Motorola Roundup: Bringing Razr back

Motorola held a fairly large event today. I know how some of us feel about ol’ Moto, but their announcements are nothing to scoff at. Or are they? We’ll see.


Today, Moto announced MotoActv – “The Ultimate Fusion of Music and Fitness.” Taking what looks like an iPod Nano, and making it less, well, nano, they’ve essentially ported android to a wrist-wearable fitness tracker. The device boasts GPS tracking, and heart-rate monitoring via earbuds – both wired and¬†Bluetooth. The 8GB or 16GB device holds all your favorite music, and connects via Bluetooth to your Android smartphone so you can talk and walk, or text and run. Even though I believe the point of exercising is to escape such things, it’s nice that they’re allowing you to stay on the grid, assuming you carry both the MotoActv and your Droid with you.

The device is water-resistant (they claim sweat and rain as the water) and is meant to be with you at all times. They brought Bob Harper of Biggest Loser fame on stage to proclaim how awesome the device is for people who want to track their activity all day. Although the device starts at $249(8GB) or $299(16GB), it’s way above the (easily) comparable iPod Nano, which is $129 for 8GB and $149 for the 16GB. Doubling the price of your competitor is not a good way to make sales. When you take into account the bulk of the device (9.6 mm to the Nano’s 8.78mm) and it doesn’t appear to be justified. The biggest improvements over the Nano are the GPS and Heart-Rate Monitor, which make this a true stand-alone exercise buddy.

Motorola Razr

Just when you had forgotten about that silly flip phone that dominated the world, Motorola decides to bring it back. My biggest complaint ¬†(aside from the fact that the new Razr isn’t a flip phone) is that they should have named it the StarTac. This Kevlar backed, steel-backboned phone is meant to be a svelt (7.1mm) beast, rocking a dual-core 1.2 GHz processor and 1GB of RAM underneath a coating of waterproof magic (both the screen and the internal circuitry.)

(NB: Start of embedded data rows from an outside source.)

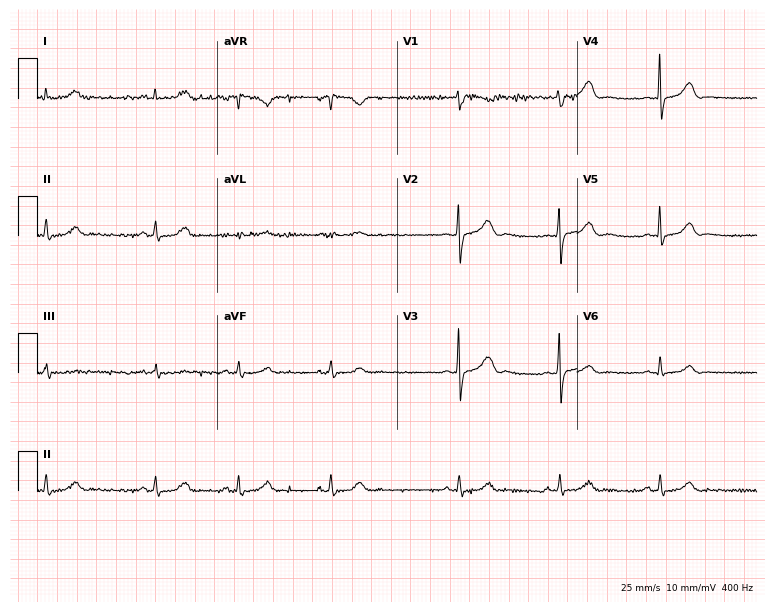
12-lead ECG from a 32-year-old woman. No first-degree AV block, right bundle branch block (RBBB), left bundle branch block (LBBB), sinus bradycardia, atrial fibrillation (AF) or sinus tachycardia recorded for this tracing.
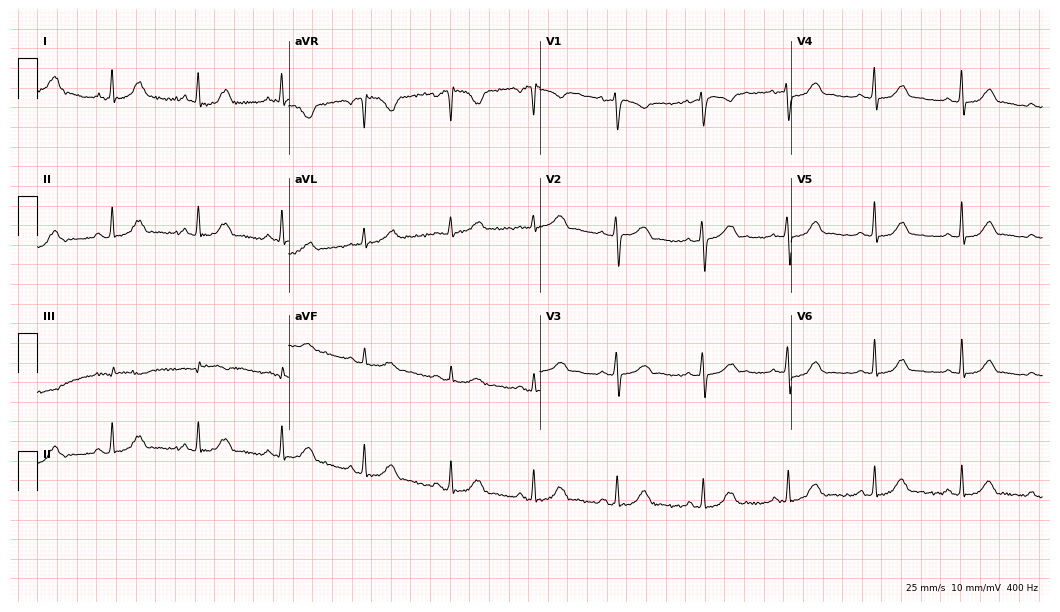
ECG — a 28-year-old female. Labelled as a normal ECG.
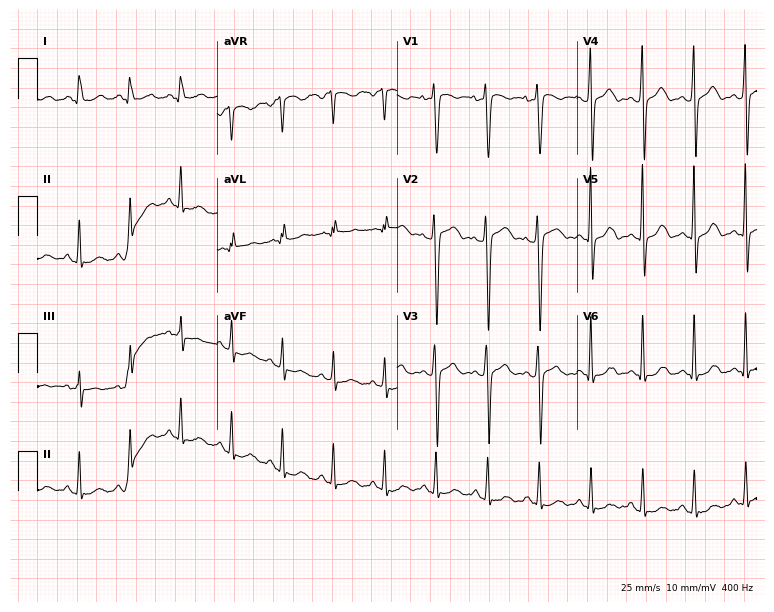
ECG (7.3-second recording at 400 Hz) — a female, 42 years old. Findings include sinus tachycardia (a sinus rate of 100 beats per minute or more).
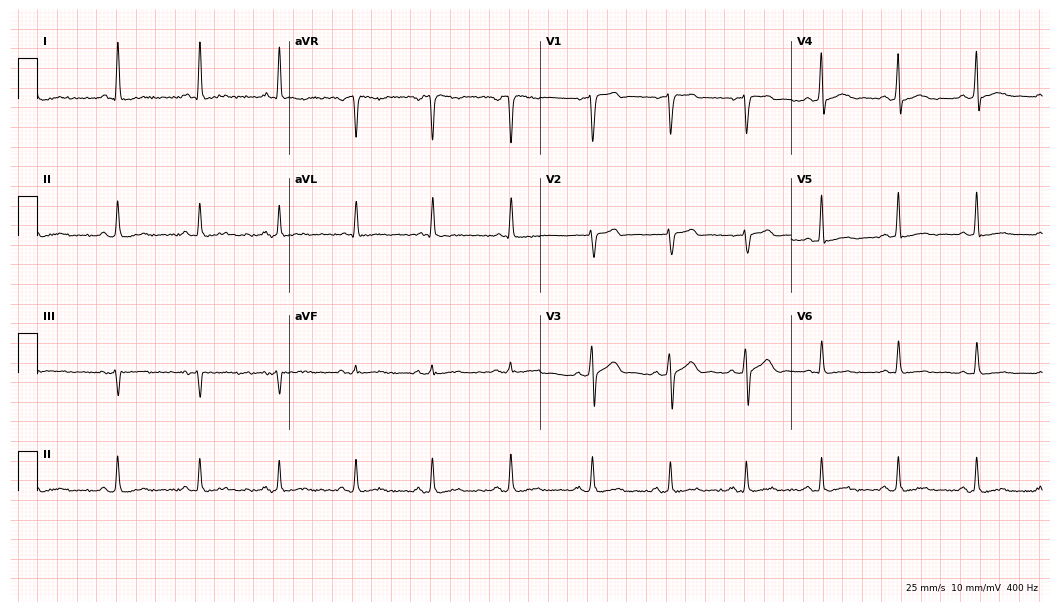
12-lead ECG from a 44-year-old man. Screened for six findings — first-degree AV block, right bundle branch block, left bundle branch block, sinus bradycardia, atrial fibrillation, sinus tachycardia — none is recorded. Other findings, if any, are not listed.
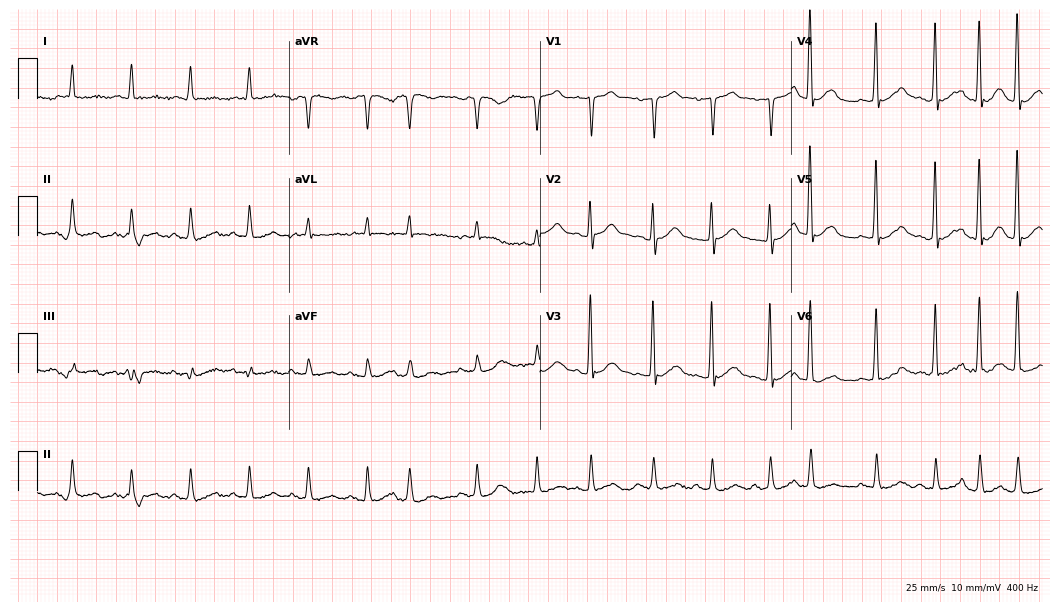
ECG — a 69-year-old man. Findings include sinus tachycardia (a sinus rate of 100 beats per minute or more).
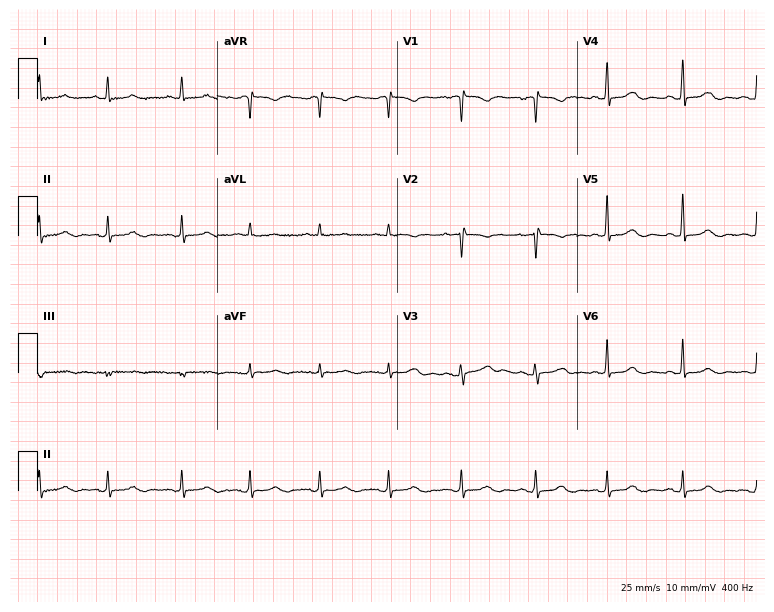
12-lead ECG from a female, 46 years old (7.3-second recording at 400 Hz). Recorded interpretation: within normal limits.
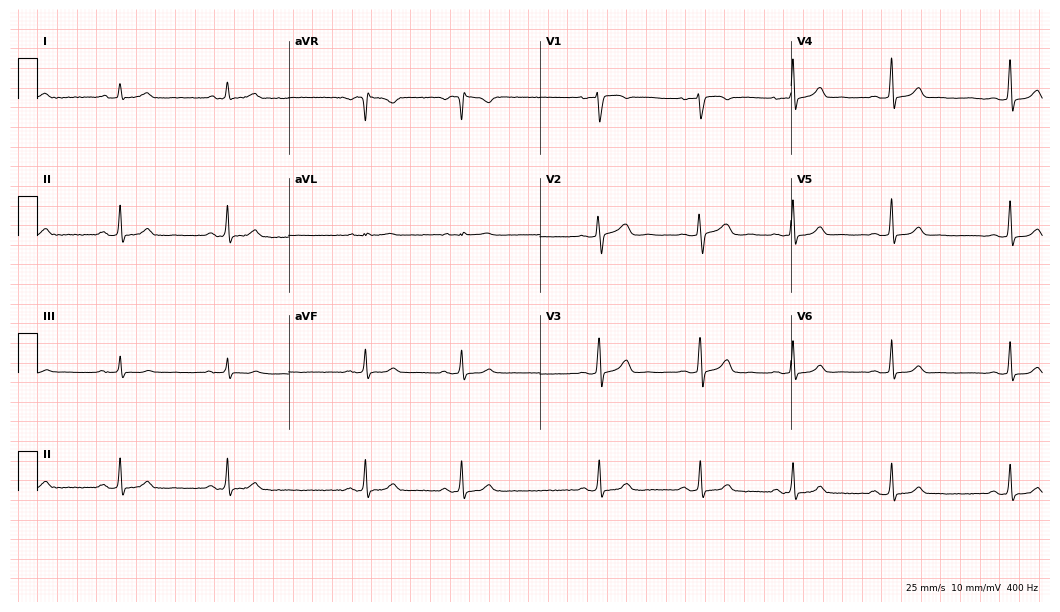
Resting 12-lead electrocardiogram. Patient: a 35-year-old female. None of these six findings is recorded: first-degree AV block, right bundle branch block (RBBB), left bundle branch block (LBBB), sinus bradycardia, atrial fibrillation (AF), sinus tachycardia. Other findings, if any, are not listed.
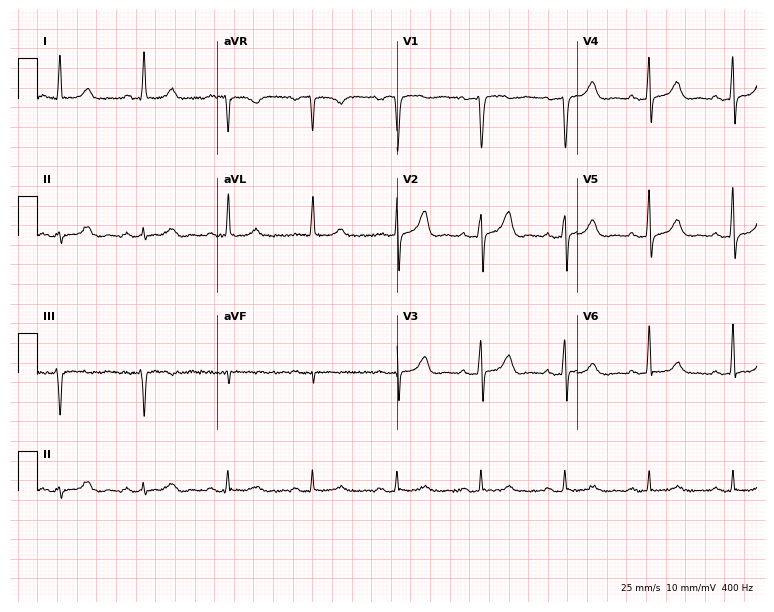
Electrocardiogram (7.3-second recording at 400 Hz), a 63-year-old male patient. Overall reading on record: normal ECG.
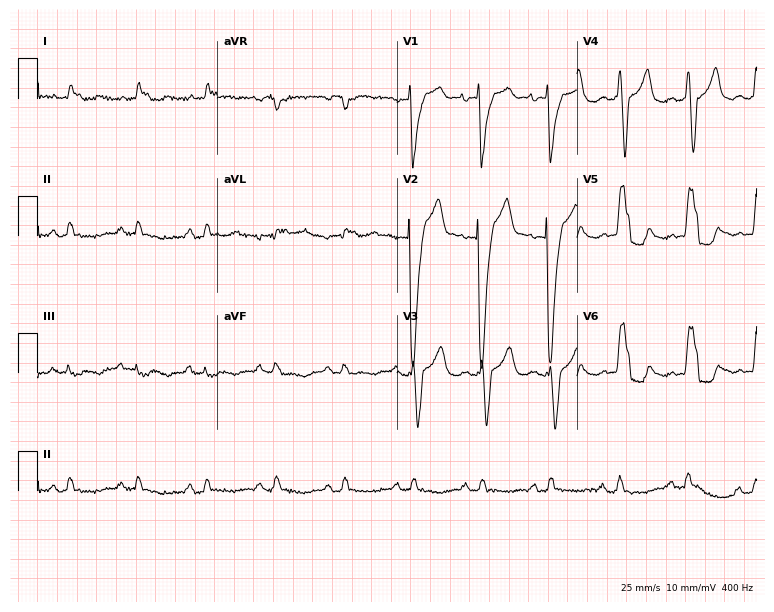
Resting 12-lead electrocardiogram. Patient: a woman, 79 years old. The tracing shows left bundle branch block.
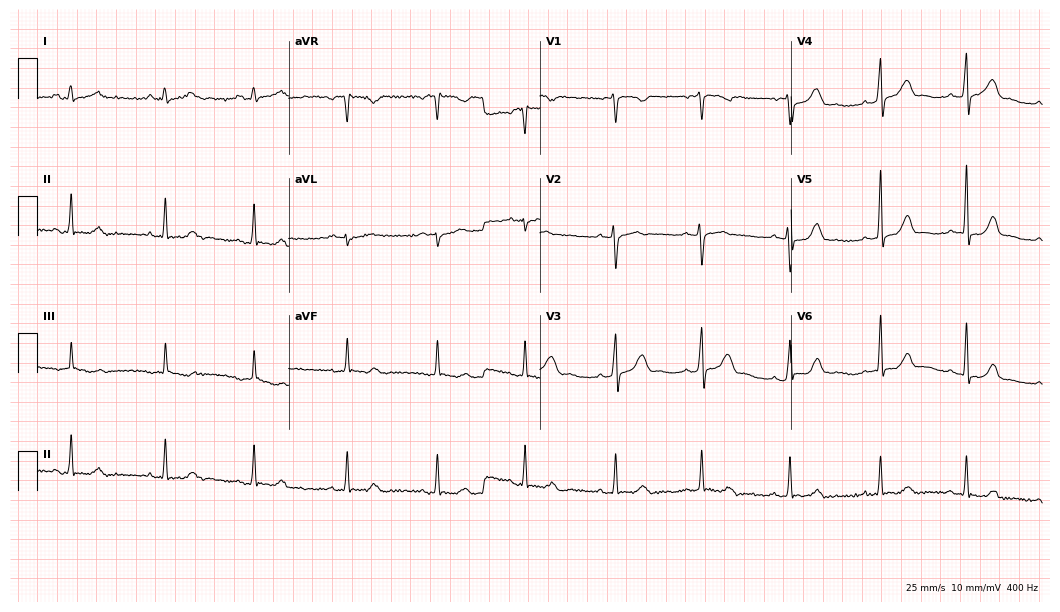
12-lead ECG from a woman, 26 years old. Screened for six findings — first-degree AV block, right bundle branch block, left bundle branch block, sinus bradycardia, atrial fibrillation, sinus tachycardia — none is recorded. Other findings, if any, are not listed.

But what happened to the SLVR? It’s reborn as well, as an accessory. The SLIVER is the hands free headset designed to go with the Razr. The pre-loaded MotoCast app allows you to stream or download content from your PC, which is a cool feature. Want to do some Skyping? This bad-boy comes with a 720p front facing camera, and has a full 1080p 8MP rear facing camera, further eliminating the need for point and shoots. I am not sure about the “cinematic quality” that Moto claims in the press release, but it’s bound to be better than most of the stuff on YouTube.

No word on what version of Android it’ll be running, but Android fans are hoping that it’ll be a Blur-less Ice Cream Sandwich. Honestly, anything less would be a mistake.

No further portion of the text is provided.